Покатились камни. Большие камни. Осколки камней.
— Сюда, наверх, ко мне! Наверх! — раздался голос пивовара с отвесной скалы. — Прекратить стрельбу!
Треск и вспышки в ущелье уменьшились. На высотах справа и слева от железнодорожного пути начался бой. Вялые выстрелы минометов.
Станислаус лежал за обломком скалы над путями. Из ущелья бил ключом пар от паровоза. Искры летели в нашпигованное звездами южное небо, выстрелы и пули пронзали его.
Куда стрелять Станислаусу? Он не видел врага. Ведь наверху на отвесной скале лежали люди из его батальона. Должен ли он обстреливать их? Вот, значит, как выглядит война! В учебные часы, на строевом плацу, всегда были ясно видны границы: здесь мы — там враг. Все маневры в обход врага удавались, каждое учебное сражение заканчивалось победой.
Три пули, одна за другой, отскочили от обломка скалы, за которым притаился Станислаус. Они со свистом прожужжали над ним и улетели прочь! Станислаус лежал на своем карабине. В ущелье ржали лошади, в смертельном страхе бились о стены вагонов.
Вайсблат попал в руки унтер-офицера второго взвода. Унтер-офицер погнал его вверх на скалистую стену слева от железнодорожной насыпи. Вайсблат удивлялся самому себе. Откуда у него взялась такая ловкость? Правы ли те философы, которые утверждают, что война пробуждает инстинкт самосохранения и человечка делает человеком? Прав ли Ницше? Вайсблат упал в дыру, которую, казалось, приготовили именно для него. Как только унтер-офицер вскарабкался на откос, Вайсблат исчез, поглощенный скалами. Он дал унтер-офицеру протопать мимо и установил, что в этой дыре можно жить. Пусть кричат и стреляют все те, кто хочет кричать и стрелять. Вайсблат дрожал, но не чувствовал себя в опасности.
— Вперед, вперед!
Чего ради ему идти вперед? А что ждет его впереди? Вайсблат увидел огромное небо над собой. Ночное небо, словно вырезанное из картины, изображающей юг. Звезды сверкали и мерцали, месяц катился мимо туч, продирался сквозь них. Он скользил высоко над заячьей душой Вайсблата. Он выполнял свою ночную программу. Он был здесь и действовал, возвышался над слабыми человеческими криками и ружейной трескотней. И война, казалось, пронеслась над Вайсблатом, так как теперь она громыхала, трещала и кричала где-то далеко на плато.

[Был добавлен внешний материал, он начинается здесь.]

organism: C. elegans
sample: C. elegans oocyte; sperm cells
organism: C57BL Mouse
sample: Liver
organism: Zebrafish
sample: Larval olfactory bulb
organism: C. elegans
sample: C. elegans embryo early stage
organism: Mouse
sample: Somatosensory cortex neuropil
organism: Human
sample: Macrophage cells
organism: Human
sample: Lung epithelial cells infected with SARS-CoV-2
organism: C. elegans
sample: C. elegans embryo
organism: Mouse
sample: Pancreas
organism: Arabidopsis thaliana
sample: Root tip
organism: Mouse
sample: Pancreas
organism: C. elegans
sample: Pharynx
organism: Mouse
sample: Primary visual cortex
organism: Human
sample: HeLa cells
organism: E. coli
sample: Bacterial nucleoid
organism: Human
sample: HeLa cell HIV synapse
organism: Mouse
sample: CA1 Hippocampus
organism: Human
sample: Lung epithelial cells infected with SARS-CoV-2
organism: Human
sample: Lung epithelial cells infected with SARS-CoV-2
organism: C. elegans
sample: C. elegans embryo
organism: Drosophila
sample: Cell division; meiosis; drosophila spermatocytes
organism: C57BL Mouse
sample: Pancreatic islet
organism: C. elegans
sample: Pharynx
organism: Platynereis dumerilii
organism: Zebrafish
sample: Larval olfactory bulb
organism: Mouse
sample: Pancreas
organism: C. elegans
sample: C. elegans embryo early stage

Станислаус полз, привлеченный чьим-то плачем. Кто-то кричал:
— Помогите, помогите же мне!
Станислаус толкал перед собой обломок скалы, пользуясь им как щитом. Пулеметные очереди свистели совсем близко. Станислаус прикрывал этим обломком голову. Временами ему казалось, что нет на свете ничего дороже своей головы, но громкий плач товарища заставлял его забыть о голове. С другой стороны ущелья приказали открыть огонь; слова приказа на немецком языке долетели до Станислауса. Сомневаться не приходится: они обстреливают друг друга.

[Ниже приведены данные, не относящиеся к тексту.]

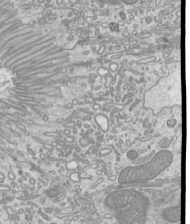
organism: Mouse
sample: Cilia; mouse epididymis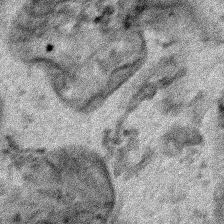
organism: Human
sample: Mitochondria in HCT116 cells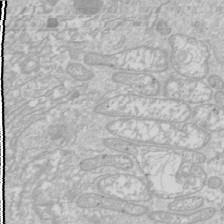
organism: Drosophila
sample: Cell division; meiosis; drosophila spermatocytes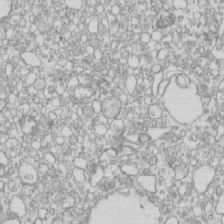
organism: Mouse
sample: Macrophages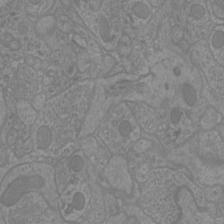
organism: Mouse
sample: Cortical neurons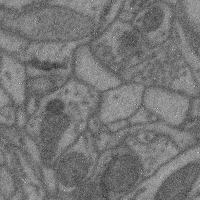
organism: Mouse
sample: Cerebral cortex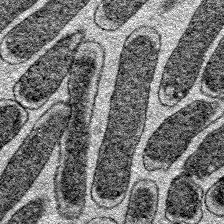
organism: E. coli
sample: E. Coli Bacteria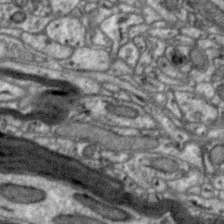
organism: Zebra finch
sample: Brain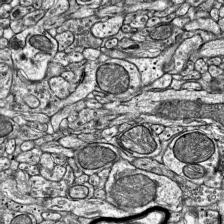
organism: Mouse
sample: Visual Cortex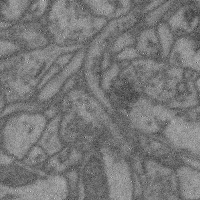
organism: Mouse
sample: Cerebral cortex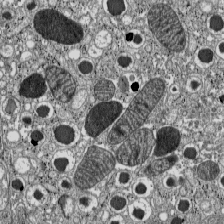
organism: C57BL Mouse
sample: Pancreatic islet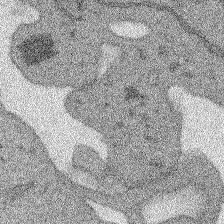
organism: Human
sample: HeLa cells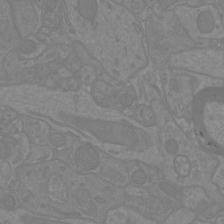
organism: Mouse
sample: Cortical neurons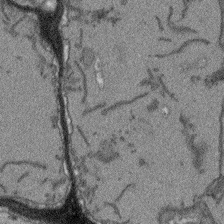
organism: Arabidopsis thaliana
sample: Root tip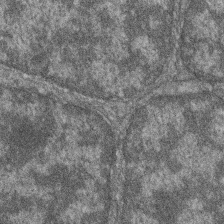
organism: Zebrafish
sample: Cilia; retinal pigment epithelium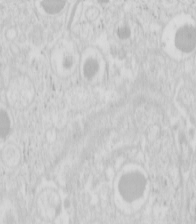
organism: Mouse
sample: Pancreas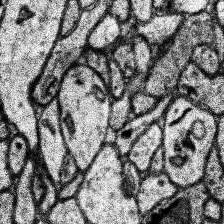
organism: Human
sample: Temporal Lobe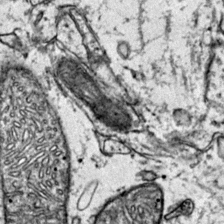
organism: Mouse
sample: Primary visual cortex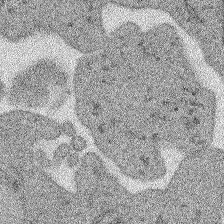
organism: Human
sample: HeLa cells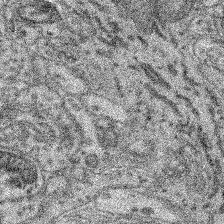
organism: Mouse
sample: Retina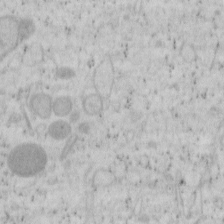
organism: Human
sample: HeLa cells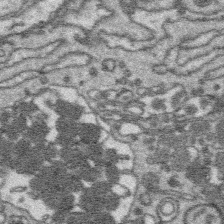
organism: Platynereis dumerilii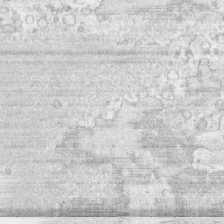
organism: Human
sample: CRL-1474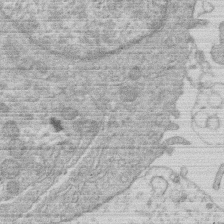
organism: Human
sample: Macrophage cells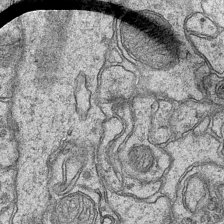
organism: Mouse
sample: CA1 Hippocampus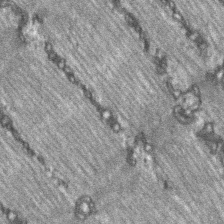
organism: C57BL Mouse
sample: Soleus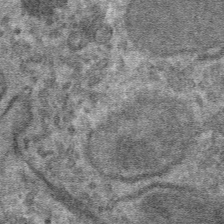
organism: Mouse
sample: Mouse hepatocytes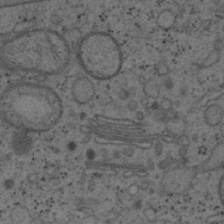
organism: Human
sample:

Вайсблат поднялся. Тишина показалась ему подозрительной. Он почувствовал себя оставленным всеми товарищами, с которыми и прежде у него не было ничего общего. Ему вспомнились истории о том, как люди попадали в руки врага, как их замучивали до смерти. Так умирать он не хотел. Он действительно влачил жалкое существование, это верно, но смерть он желал себе особенную. Должны быть соблюдены определенные условия. Теперь он лежал в этой дыре, а в нем лежала ненаписанная книга; книга, вместившая все знания, которые Вайсблат собрал в этой путаной жизни. Мысли о книге подогрели немного остатки его мужества. Он подтянулся повыше и попробовал выглянуть через край дыры в скале. Кроме беспорядочно разбросанных обломков, он ничего на плато не увидел. Вдруг рядом что-то звякнуло. Он подтянул к себе карабин и на залитом лунным светом плато ясно увидел, что какой-то человек переползает от одного обломка скалы к другому. Теперь Вайсблат пристально смотрел на обломок скалы, который находился от его дыры не дальше чем в двадцати метрах. Но что это? Фигура, скорчившаяся за обломком скалы, подняла руку кверху. Рукав скатился, обнаженная рука забелела в сиянии месяца. Не подаст ли кто-то знак? «Это я, Вайсблат, поэт!»